Similarly, in heat stress, the LchiLRR-RLK genes grouped into clusters according to their expression trends (Fig. 6b). Like cold stress, the first group genes including, Lchi_Xa-3, and others were characterized by the highest positive expression patterns. These exhibited upregulations from stress onset to termination at 3d as compared to the 0h. Suggesting that these four genes are highly responsive to cold stress. Likewise, the second and third groups had fairly upregulated expression patterns, also characterized by alternating gene regulation trends that had upregulations at 3h and downregulations at 24h and an upregulation at stress termination. Surprisingly, LchiVIII-61 and Lchi_XI(2)-8 had extremely low expression values at 3d. Lastly, the fourth and fifth groups had extremely low expression patterns from stress onset up to termination, however, Lchi_I-28 in the fifth group was highly expressed at 3d. Probably due to the fact it responds to heat stress after a long time of exposure.
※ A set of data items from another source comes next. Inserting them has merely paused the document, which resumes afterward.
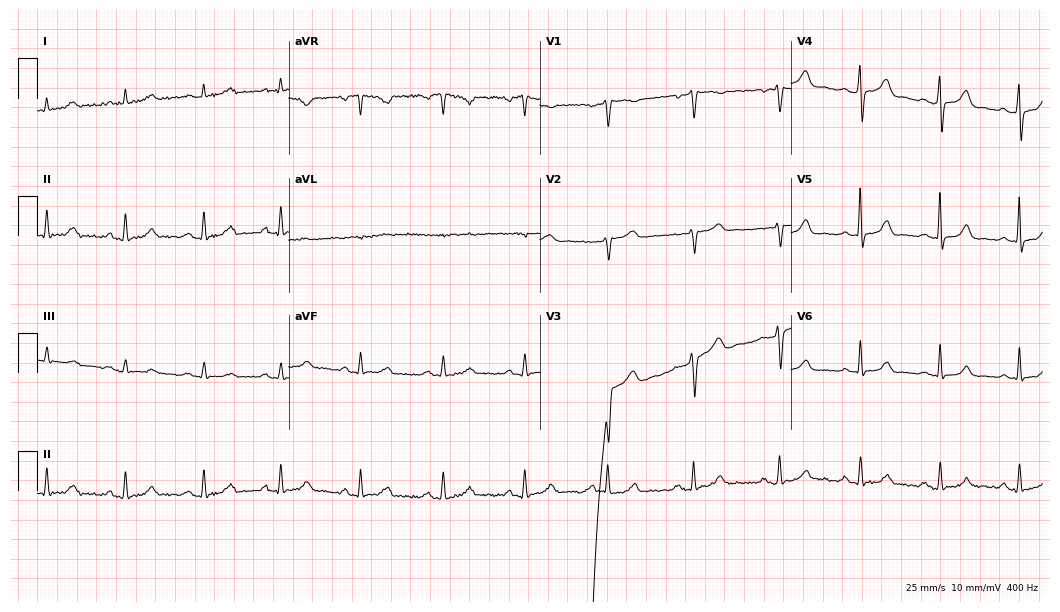
12-lead ECG from a woman, 56 years old (10.2-second recording at 400 Hz). No first-degree AV block, right bundle branch block (RBBB), left bundle branch block (LBBB), sinus bradycardia, atrial fibrillation (AF) or sinus tachycardia recorded for this tracing. Other findings, if any, are not listed.
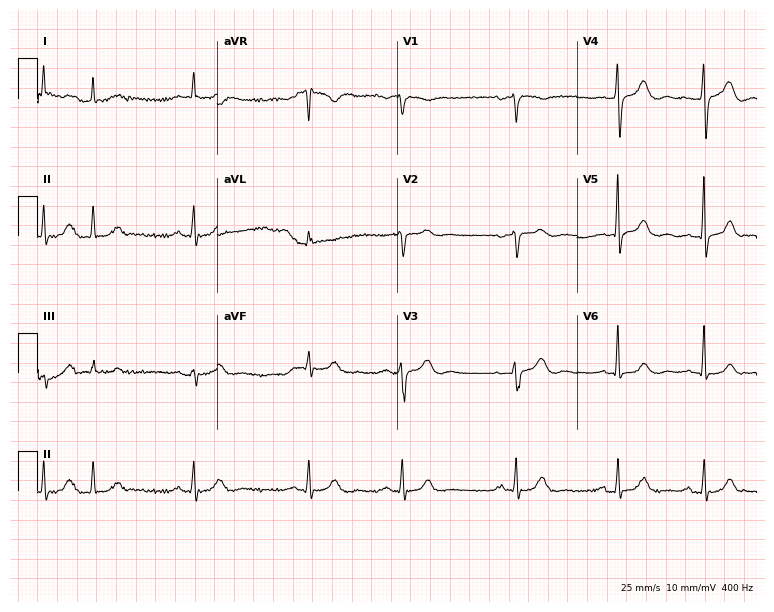
12-lead ECG from a woman, 71 years old. Recorded interpretation: within normal limits.
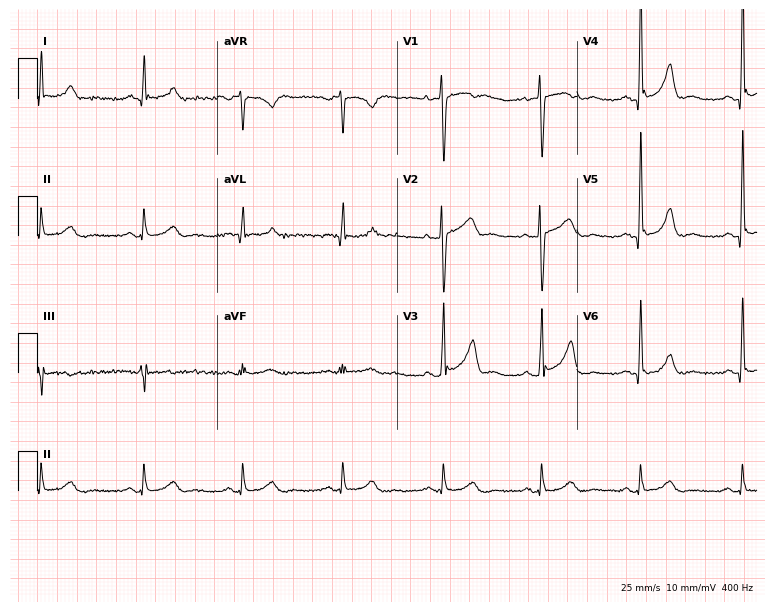
12-lead ECG from a 52-year-old male patient. Recorded interpretation: within normal limits.

In salt stress, LchiLRR-RLK genes clustered according to their similarities in response to stress (Fig. 6c). Generally, most of the analyzed genes had an extremely down-regulated expression at 3d, with a few in the second cluster group exhibiting an upregulation at 3d. These included, Lch_Xa-3/VIII-63/I-32/I-28, and others. This result can be concluded as thus, most LchiLRR-RLK genes are downregulated during the salt stress, and a few respond positively to the cold stress at long periods of exposure to stress. In summary, the abiotic stress analysis demonstrated that the LchiLRR-RLK genes respond to cold, heat, and salt stresses at varying extents, suggesting that these genes may regulate the abiotic stresses at different time points.